Wagoner, who declined to be interviewed, told reporters last week that for now he doesn't contemplate changing assumptions that the plan will return an average of 10 percent annually over time.
"The important thing on the pension fund is it's a long-term liability and it's a long-term asset," he said. "As it sits here today we're not contemplating any changes -- but we have to look and get the best experts in and decide if that needs to be reconsidered."
Investors also said they're concerned that Wagoner's alliance strategy -- buying chunks of ailing overseas car companies such as Fiat Auto and Daewoo Motor Corp. -- may backfire, distracting management and costing the company billions of dollars when its liabilities are already worrying investors.
Alliance strategy
General Motors shares have fallen steadily since hitting $68.14 -- the highest price since October 2000 -- on May 14. That's when concern rose that unprofitable partner Fiat SpA might exercise a put option to make General Motors buy the other 80 percent of its Fiat Auto unit starting in 2004.

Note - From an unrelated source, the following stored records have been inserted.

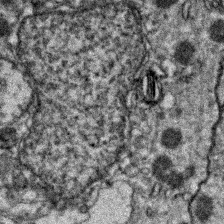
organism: Zebrafish
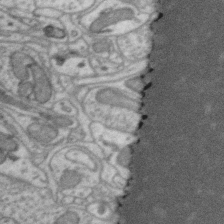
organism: Zebra finch
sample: Brain
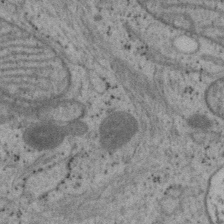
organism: Human
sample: HeLa cells

General Motors said today it will take a charge in the third quarter to write down some of its Fiat investment.
Investors also pushed down shares of General Motors' Hughes tracking stock by 37 percent in the quarter, a sign that they think antitrust issues might thwart the sale of the satellite-television broadcaster to EchoStar Communications Corp. Wagoner is counting on the sale to generate $4.2 billion of cash.
"GM still has quite a ways to go in their earnings and balance sheet," said Chris Wiles, president of Rockhaven Asset Management, which owns General Motors convertible shares. "This is where these guys should be focusing a lot of their time and attention -- really cleaning up the house as much as they can."